# Oscillating, hanging spring-block system

1. Jan 17, 2012

### Color_of_Cyan

1. The problem statement, all variables and given/known data

A hanging spring stretches by 30.0 cm when an object of mass 500 g is hung on it at rest. We define its position as x = 0. The object is pulled down an additional 16.5 cm and released from rest to oscillate without friction.

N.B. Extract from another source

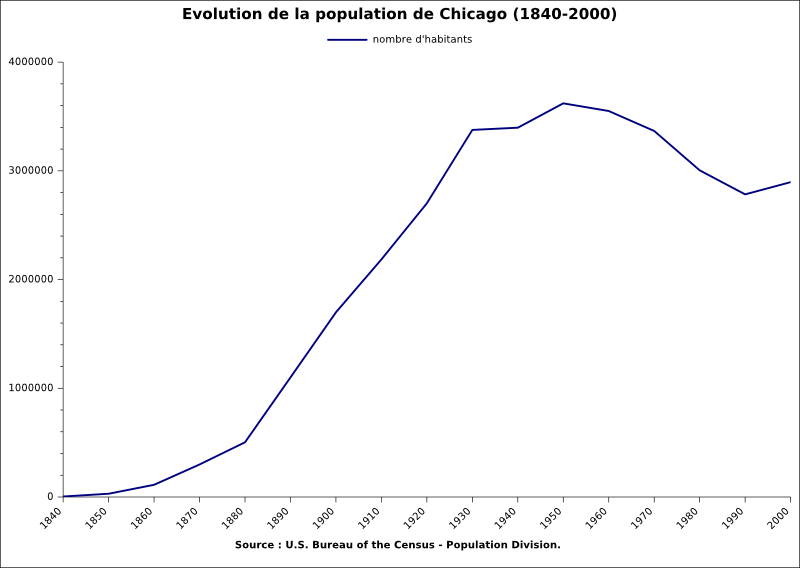 graphique représentant l'évolution de la population de Chicago de 1840 à 2000
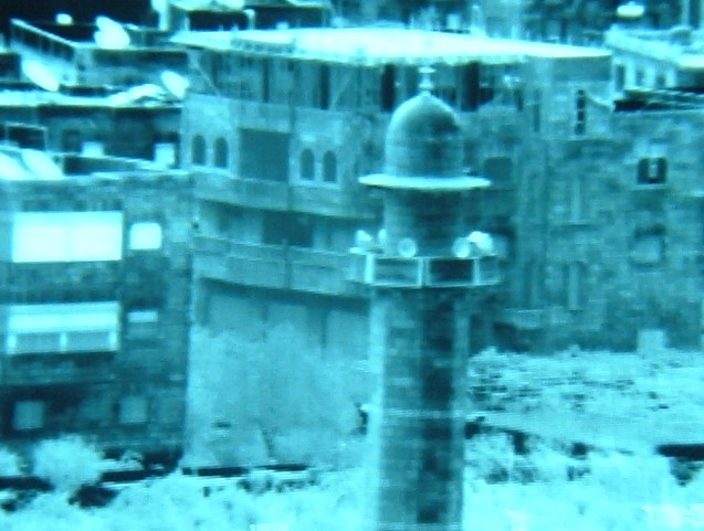 תמונה דרך אמצעי ראייה תרמי. צולם על ידי אחי.

What is its position x at a moment 84.4 s later?

2. Relevant equations
Fs = -kx
Fs = mg

x(t) = Acos(ωt + ∅)

w = (k/m)1/2
w2 = k/m

T = 2∏/w

E = (1/2)kA2
E = (1/2)mv2 + (1/2)kx2

v = =- [ (k/m)(A2 - x2) ]1/2
3. The attempt at a solution
m = 0.5 kg

All I can do right off the bat is solve for k

Fs = (9.8 m/s2)(0.5kg) = 4.9N

4.9N = -kx

4.9N = (-k)(-0.3m)

k = 16.33 N/m

Now solve for ω ?
w = [ (16.33 N/m) / 0.5 kg ]1/2

ω = 5.7 s-1

Not sure where to go from here regarding energy and I'm afraid that if I plug in to x(t) = Acos(ωt + ∅) it would be wrong?

2. Jan 18, 2012

### RTW69

you know ω and t. Do you know how to find the amplitude-A?

3. Jan 18, 2012

### Color_of_Cyan

is A 16.5 cm ?

so the problem is over if i use x(t) = Acos(ωt + ∅)

4. Jan 18, 2012

### Staff: Mentor

Yes. (What will ∅ equal?)

5. Jan 18, 2012

### Color_of_Cyan

i would have to guess and say that ∅ = 0

6. Jan 18, 2012

### Staff: Mentor

Correct. (But you shouldn't have to guess!)